Over the past decades, I have been highly conflicted about the Tiananmen crackdown. The Western media has repeatedly emphasised the brutal suppression of the thousands of Chinese students at Tiananmen Square in Beijing in June 1989. These noble-minded young people had assembled by the hundreds of thousands that spring, demanding reforms, democracy and the end of corruption and nepotism in the Communist Party.
The reports in the Western press gave the impression that Chinese troops and tanks fired indiscriminately into the crowds of students, massacring thousands of them on June 4, 1989, staining the image of the Communist Party forever and ending the West’s hopes for the democracy movement.
However, WikiLeaks’ release of diplomatic cables from the US embassy in Beijing to Washington revealed that there was no mass shooting of students in the square.
Troops proceeding into the square were met by barricades and fierce resistance put up by protesters, including workers. A few soldiers were beaten up and the troops opened fire, resulting in hundreds of casualties among the brave protesters.

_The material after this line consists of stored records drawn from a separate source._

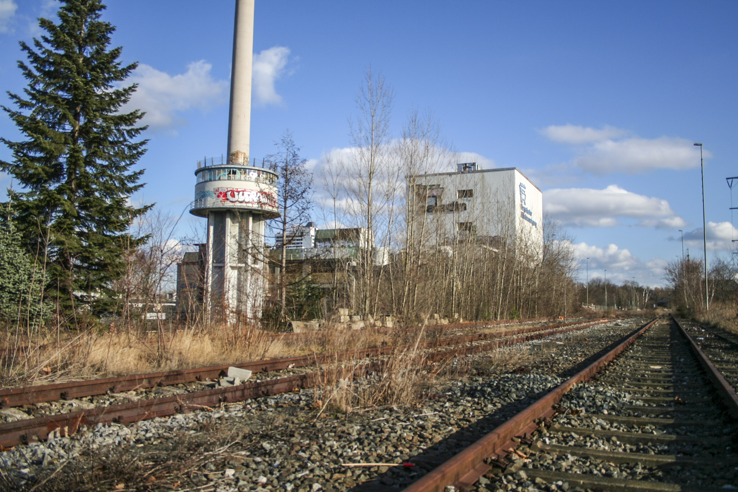 Milchhof Nürnberg, 2007, Ansicht von Südwesten
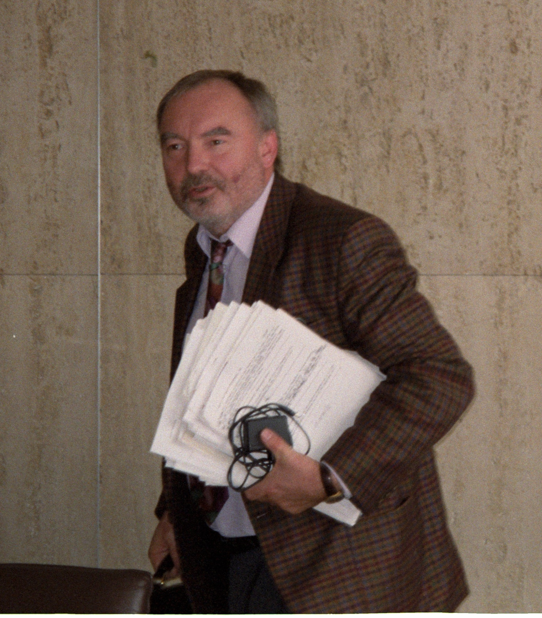 Lutz Freitag, Gewerkschaftsfunktionär
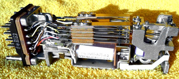 Das Bild zeigt das Prüfrelais aus dem EMD System 55. Es sind zwei Relais in einer steckbaren Einheit eingebaut. Die große Spule ist von der Bauart ein normales Flachrelais und wird als Ph (Prüf Hilfsrelais) bezeichnet. Das schnelle Relais (P) ist im oberen Teil und fast nicht zu sehen. Es ist nur die Spule mit der Beschriftung 12 zu erkennen.

By the time the troops arrived at the square, the students had already begun to disperse and no mass slaughter took place there, although there could have been several sporadic challenges resulting in death. In all, a thousand people could have succumbed to the troops’ onslaught.

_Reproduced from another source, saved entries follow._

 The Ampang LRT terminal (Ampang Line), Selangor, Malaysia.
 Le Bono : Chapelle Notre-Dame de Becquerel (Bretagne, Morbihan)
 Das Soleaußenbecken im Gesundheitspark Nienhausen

The fact that China has suppressed all news of this event has not helped and begets a guilty conscience. There could be more clarity if China acknowledges what transpired 30 years ago and reveals the true extent of the casualties.
Perhaps the tragic event truly shocked the Chinese government to its core in the bloody way it ended and so it has tried to scrub it from the history books. If thousands in fact died, it would be better to let the truth prevail, own up to mistakes made and not to let such a catastrophic event fester and cloud the history of China.
Truth will liberate our minds and perhaps eliminate the collective amnesia of the Chinese people on this tragic event.
People who were present at the square also have a responsibility to speak truthfully and not use innuendos to further their cause. It could well be that China has been maligned by the West with the scale of the suppression exaggerated. Nonetheless, the entire world deserves to know the truth, one way or the other.